La escena inicial. Afilando la navaja de afeitar junto a una ventana, igual que años más tarde Buñuel iniciaría su “Un perro andaluz”. |
Luis Buñuel confesó su aprecio por las películas de Pabst, que había visto en Paris. Quizás el aprecio se trocó casi en mimetismo, porque “Misterios de un alma” (Georg W. Pabst, 1926) se inicia con una escena que remite directamente al inicio de “Un perro andaluz” (1929). Si Buñuel (en persona) aparecería en su película afilando una navaja junto a una ventana, Pabst había iniciado la suya, unos años antes, con su actor haciendo otro tanto en un emplazamiento similar.
Más cosas de esta película se le debieron quedar rodando por la cabeza a Buñuel, porque, por ejemplo, en uno de los sueños que pueblan el film ya aparecen cabezas humanas haciendo de badajo de campanas, como esa de Don Lope que veía Tristana en el film de 1970...
El químico, en su laboratorio, donde empieza a tener comportamientos extraños. |
Pero dejemos de lado a Buñuel, para ir directos a esta película que entró de lleno en las teorías psicoanalíticas que invadieron Europa por aquel entonces, aunque parece que molestó bastante a Freud. Ese tratamiento del método psicoanalítico fue el motivo, entiendo, por el que “Los misterios de un alma” fuera la película emblemática de Ramon Sala, en homenaje del cual se pasó anteayer en la Filmoteca.
Quiere atajar, sin saberlo, su subconsciente. |
Tiene el film, a mi moda de ver, dos partes realmente diferenciados. Una primera me resultó extraordinaria, llena de -como sugiere el título- misterio. Al caballero que quiere afeitarse junto a la ventana le pide su mujer que le corte con la navaja el nacimiento de unos pelos del cogote y le ofrece el cuello a su navaja justo cuando se oyen unos gritos por la vecindad, anunciando un crimen.

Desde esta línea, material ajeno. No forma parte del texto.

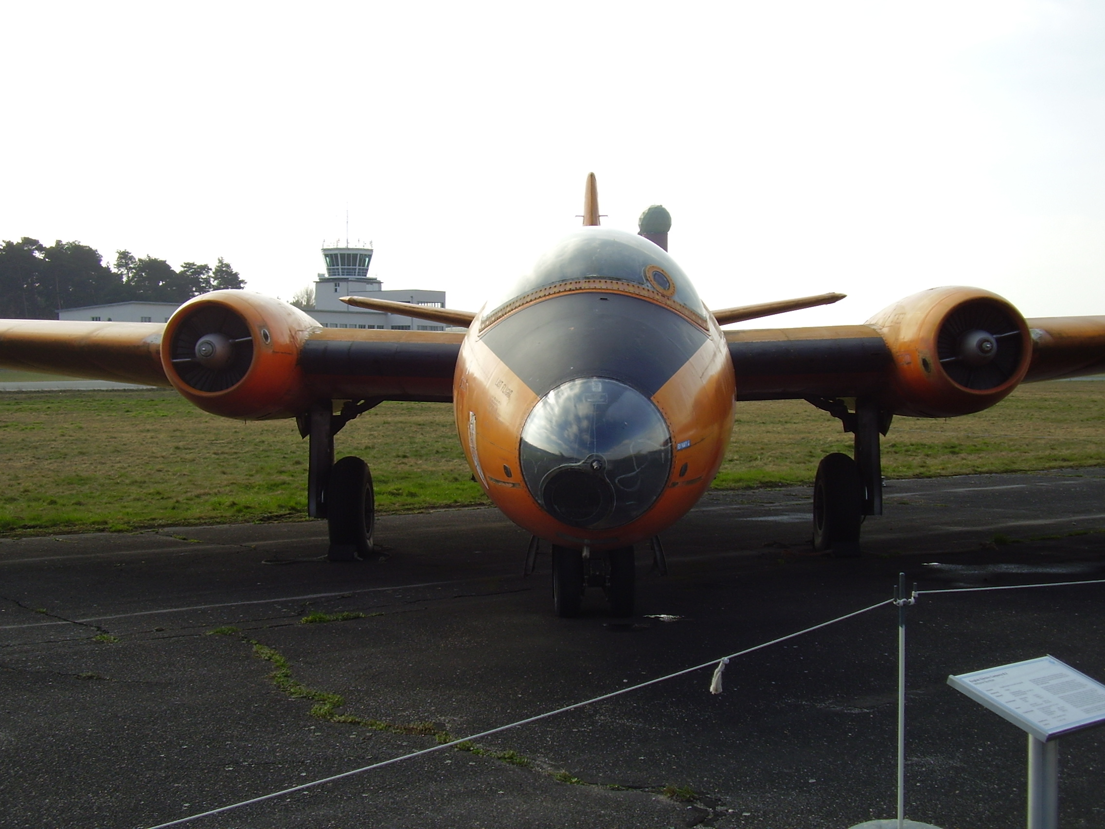 Luftwaffenmuseum der Bundeswehr; Airforce Museum of the Bundeswehr; Berlin-Gatow
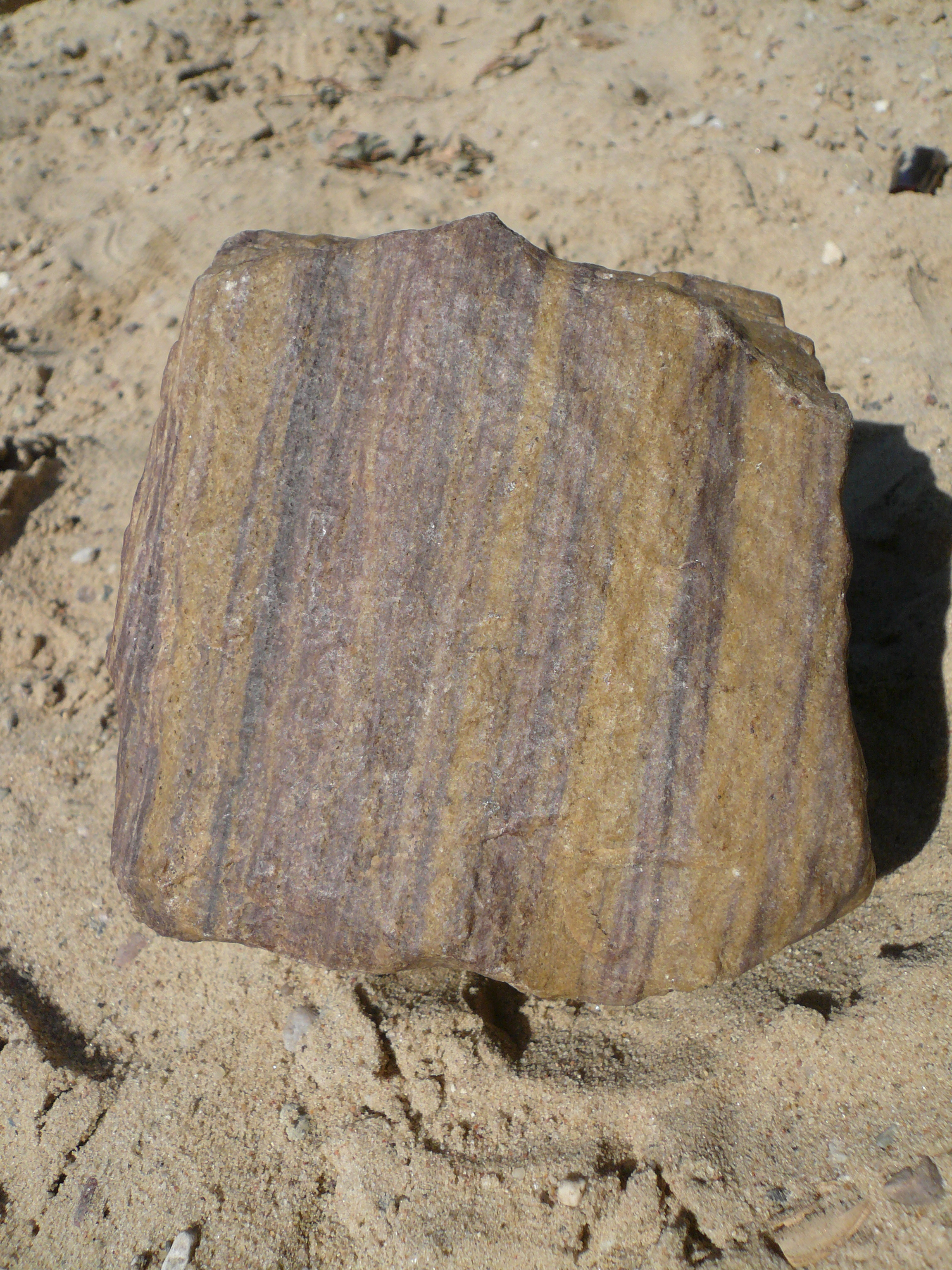 Sandstone from Kalmarsund, Sweden

Y acude a un doctor que le adivinó una razón de su comportamiento. |
Es una vecindad, hay que decirlo, de barrio acomodado de la ciudad, luminoso, diametralmente opuesto a las oscuridades de los decorados de “La calle sin alegría”. Las oscuridades, con sus contrastes y extrañezas, llegan con el regalo de una figura y una daga, que rápidamente toman plaza en los sueños del caballero, poblados a la vez con la figura de un explorador que bien podría entrar a formar parte del episodio africano del “Tabú” de Miguel Gomes. Y entre dagas, abrecartas, cuchillos y su aversión a plena luz del día, por su incitación para acabar con ellos una vida, así como entre torres que entran en erección, bebés habidos y no habidos, se mueve el film que, desgraciadamente, entra en toda una segunda parte aclaratoria, manual de psicoanálisis en mano descifrando cada clave, y resolviendo paso a paso el caso de forma tan plana y ortodoxa que acaba borrando hasta en buena medida el entusiasmo despertado.